Thirdly, according to the matching degree of skeleton information and key action semantics in each action key frame in the first set, one action key frame which is most matched is selected as a final result, and the accuracy of identifying the action key frames is further improved.
And fourthly, in the process of automatically identifying and grabbing action key frames based on key action analysis, auxiliary judgment is carried out through the motion items, the height of the mass center and the positions of the athletes, and the error rate of identification is reduced.
And fifthly, in the automatic identification and capturing of the action key frames based on the action trend, the seed distribution in the corresponding direction is obtained by using a seed optimization algorithm, so that the action trend of the athlete is accurately obtained, and the method is applied to the field of video capturing for the first time, and the identification of the action key frames is pertinently further improved.

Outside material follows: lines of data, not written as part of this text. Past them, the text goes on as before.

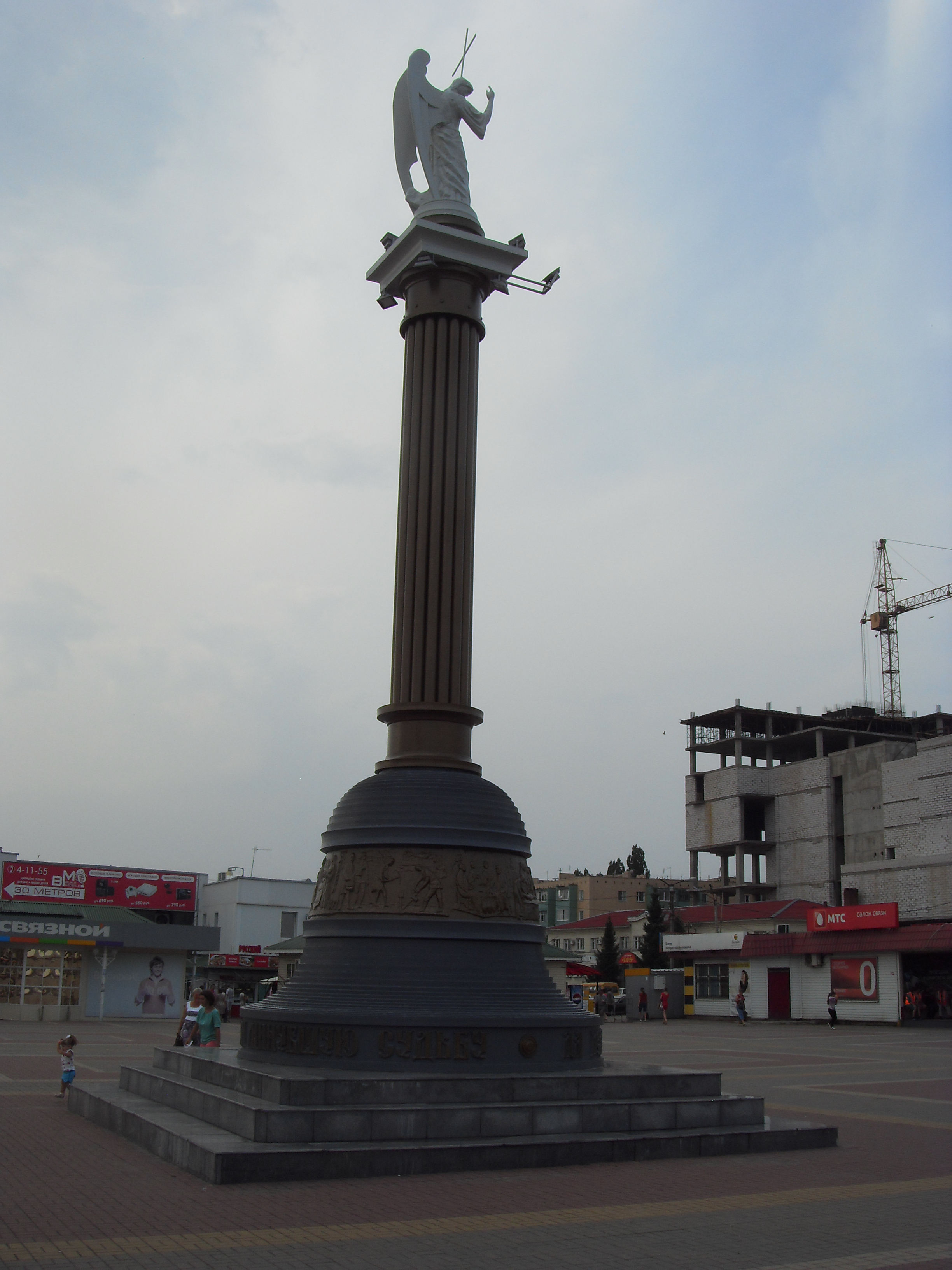 Liski, Voronezh Oblast, Russia
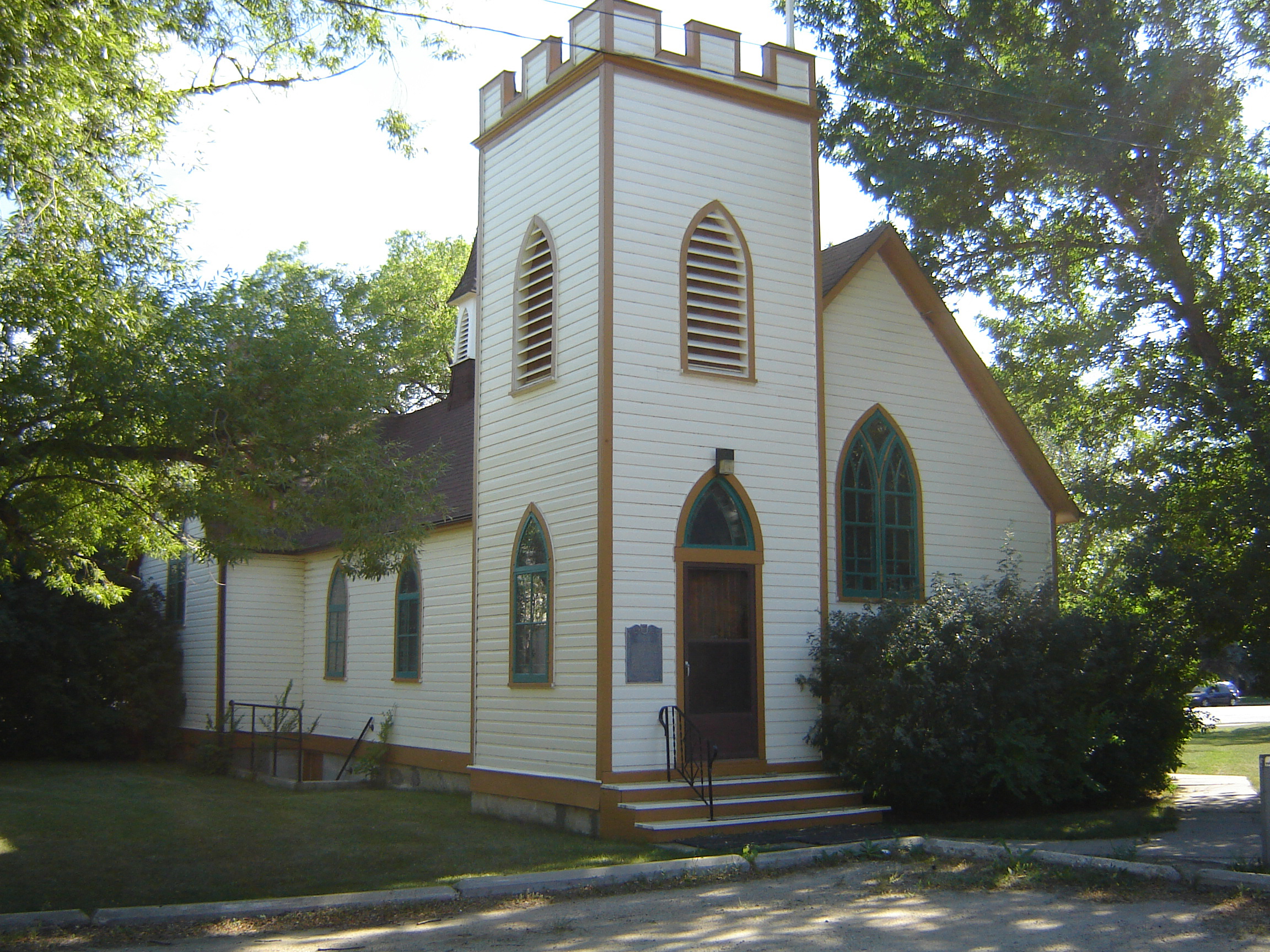 Wikipedia:Rugby Chapel U of S Saskatoon Sasktchewan Canada
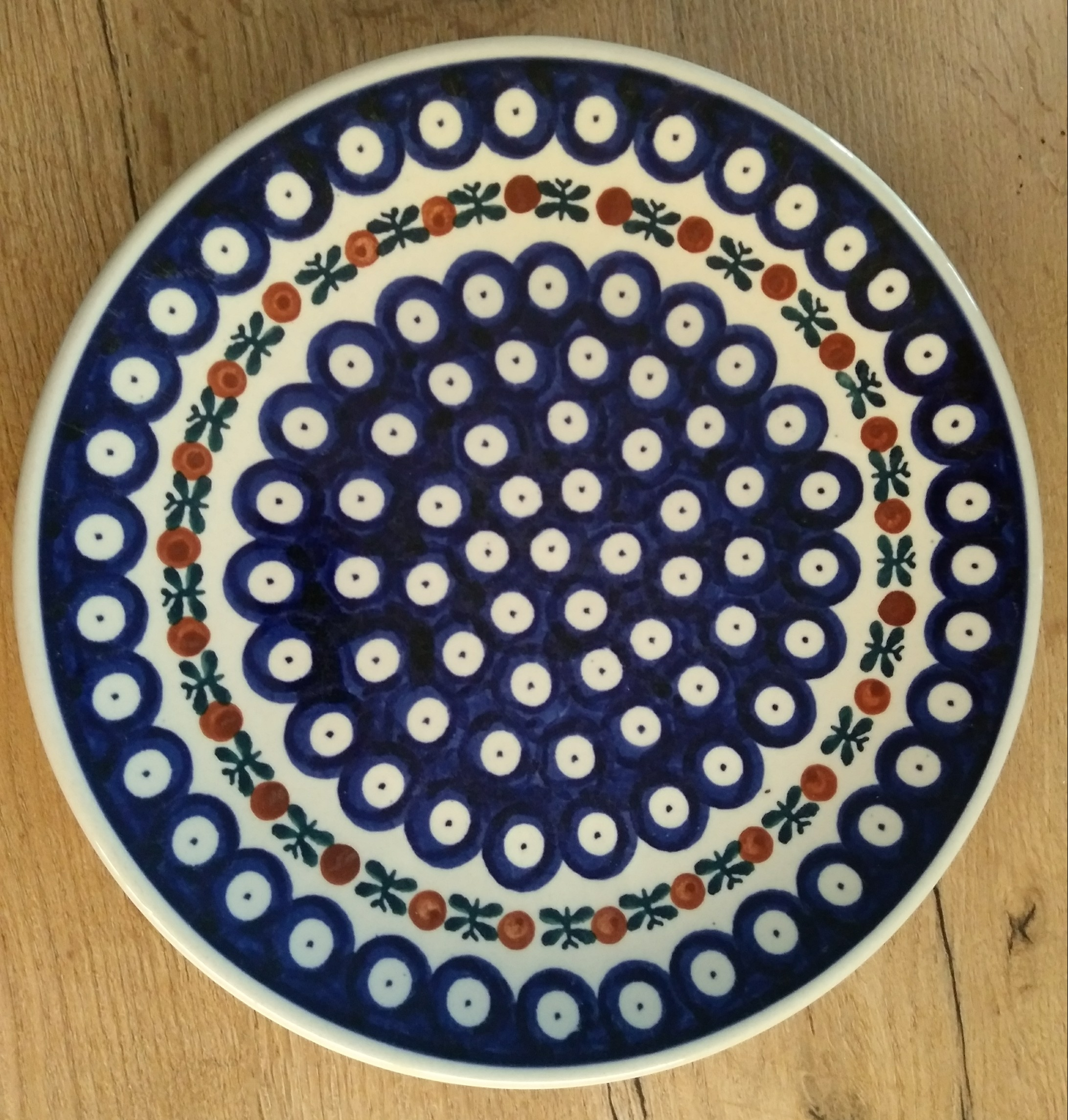 Talerz z Ceramiki Bolesławieckiej
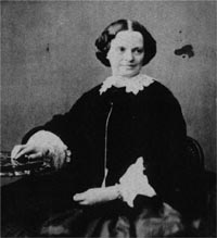 Portrait von Johann Nestroys Lebensgefährtin Marie Weiler (1809–1864). Datum und Urheber unbekannt.

Sixth, in view of the fact that the action key frames are obtained by automatic recognition and capture based on the human body key frame skeleton posture model, the recognition accuracy is poor, a large amount of training data and long modeling time are needed, therefore, according to the scheme of the application, on the basis that the action key frames are obtained by automatic recognition and capture based on the human body key frame skeleton posture model, the action key frames are obtained by automatic recognition and capture based on a key action model, an action trend model and a predefined position area model, the optimal action key frames are obtained in a self-adaptive mode by adopting a confidence space, key action semantic matching, averaging and other combination modes for the obtained action key frames, the recognition rate of the action key frames is up to more than 95%, and the feasibility and the reliability of the method in practical application are improved.
Finally, it should also be noted that the terms "comprises," "comprising," or any other variation thereof, are intended to cover a non-exclusive inclusion, such that a process, method, article, or apparatus that comprises a list of elements does not include only those elements but may include other elements not expressly listed or inherent to such process, method, article, or apparatus. Without further limitation, an element defined by the phrase "comprising an …" does not exclude the presence of other identical elements in a process, method, article, or apparatus that comprises the element.
The present invention is not limited to the above-mentioned preferred embodiments, and any structural changes made under the teaching of the present invention shall fall within the scope of the present invention, which is similar or similar to the technical solutions of the present invention.